Lizzie Rivera in The Evening Standard delivers a five star rave for Hoxton’s Cub, from mixology master Ryan Chetiyawardana (AKA Mr Lyan) and Silo chef Doug McMaster…

“…it will change the way you think about dining out… the perfect destination for bad decision makers.

[the only choices you have to make are whether you’re a meat eater, vegan or vegetarian and whether you’re drinking alcohol or abstaining]

“King Oyster, smoked celeriac and kelp, which was the meatiest non-meat dish I’ve ever tasted.

“… design is modern luxe, with high and bright yellow leather banquette-style seating… a very cool living room-style feel and a menu that takes a couple of hours to get through… the food is from sustainable sources and the design is as eco-friendly as it gets.”


Michael Deacon in The Telegraph gives three stars to Farmer, Butcher, Chef in West Sussex: “I felt like a pasty office drone with a Debenhams manbag”…





Tom Parker Bowles in The Daily Mail suggests you skip the food and head straight for the bar at the new-look Kettners in Soho…

“Soho’s great survivor… original features have been buffed and polished and brought back from the dead… a studiedly expensive shabbiness to the place… lived-in Edwardiana.

“Mains are fine, if a little uninspiring. Kettner’s omelette… with good-quality smoked eel and salty shards of crisp bacon… beautifully wobbly inside, it’s Rowley Leigh level.

“A lunch, then, that doesn’t ever offend… occasionally even delights… but on the whole, unlike the room, it’s hardly memorable.”


As ever Giles Coren ponders at length (this time about why he visits restaurant incognito when ‘I could be whooping it up with hot chicks over free cocktails and just being a little nicer about the food than it deserves’) before going on to review the new Hankies in Marble Arch…

“I got there first and immediately regretted coming.

“Inside it is prettily done enough, with extravagant, architectural copper light fittings and very pretty glasses and crockery, but it was completely empty.
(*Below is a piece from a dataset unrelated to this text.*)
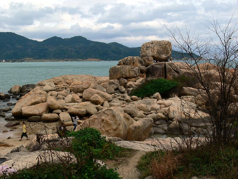 Kap Hon Chong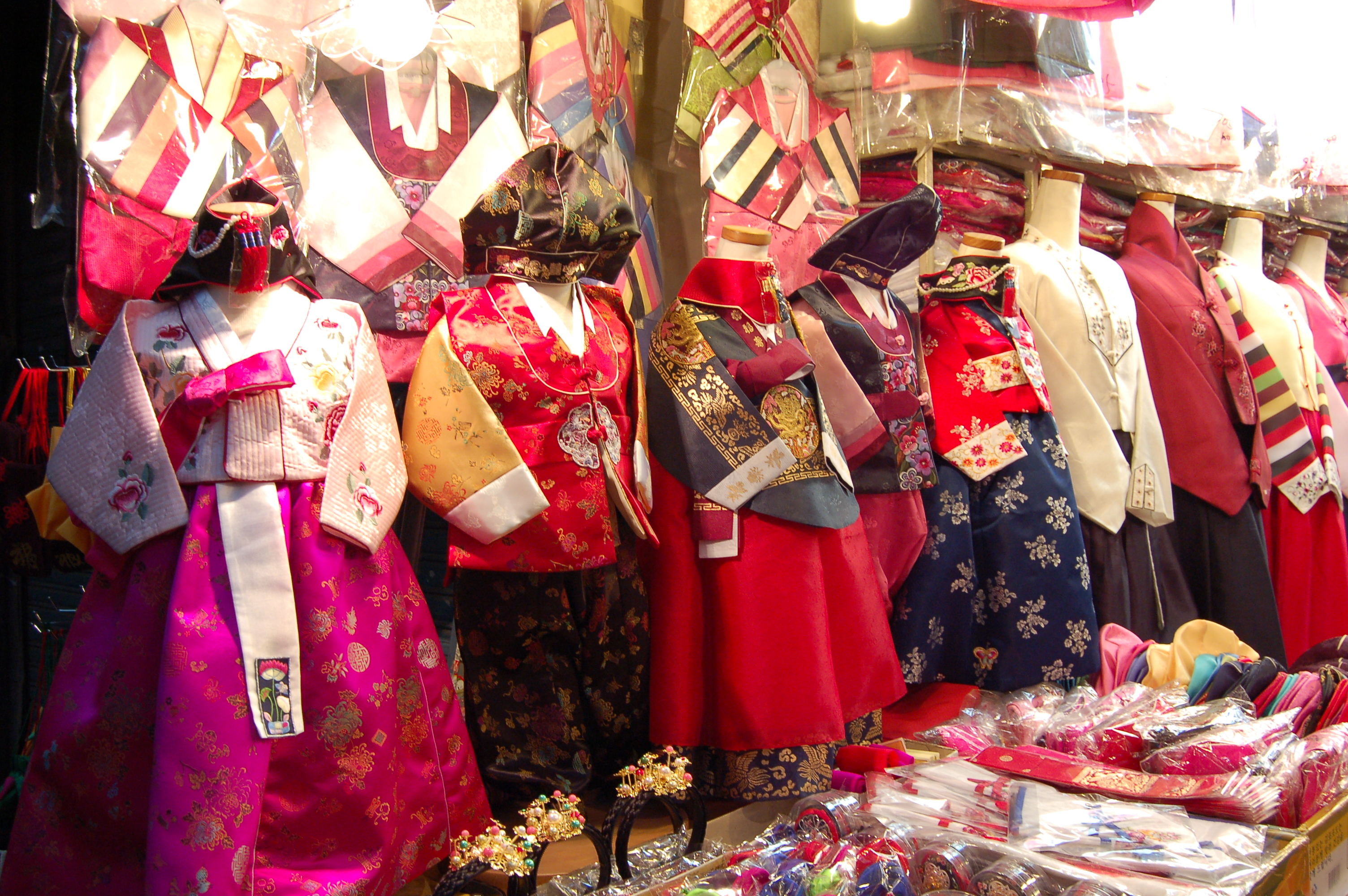 Hanbok store in Dondaemun market, Seoul, Korea

Depressing.

“We loved the crispy duck with masala cashew nuts, mint and watermelon and a plummy-tasting dressing that folded into a hanky. 
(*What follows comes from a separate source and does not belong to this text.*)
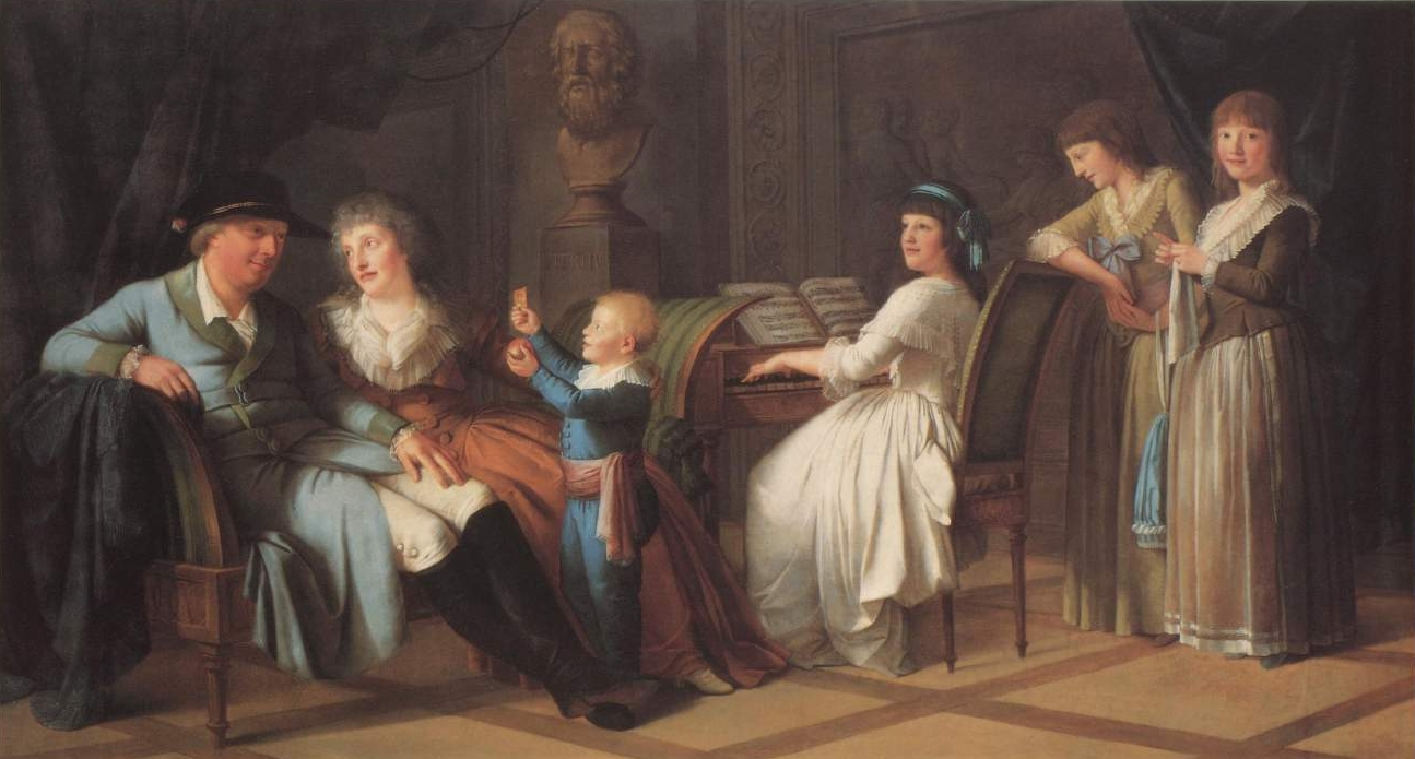 Familie des Architekten Reinhard Ferdinand Heinrich Fischer, Ölgemälde von Philipp Friedrich Hetsch, 1788, ausgestellt in Schloss Ludwigsburg. – Von links: Reinhard Ferdinand Heinrich Fischer, seine Frau Juliana Charlotte geb. Bilfinger, der Sohn Ferdinand, die drei Töchter Franziska Wilhelmine Luise, Henrike Franziska Charlotte und Charlotte Juliane Franziska.

“Then came the keema, an oval dish of juicy, rich, braised goat mince with ginger and tomato and a pickled egg on top that was lovely in a hanky but less so in the truffled naan with vintage cheddar, which was an abomination that must be put away and never again see the light of day. Unlike the beautiful chilli lamb chop in paprika and mustard oil, which was red and blackened and full of fatness.”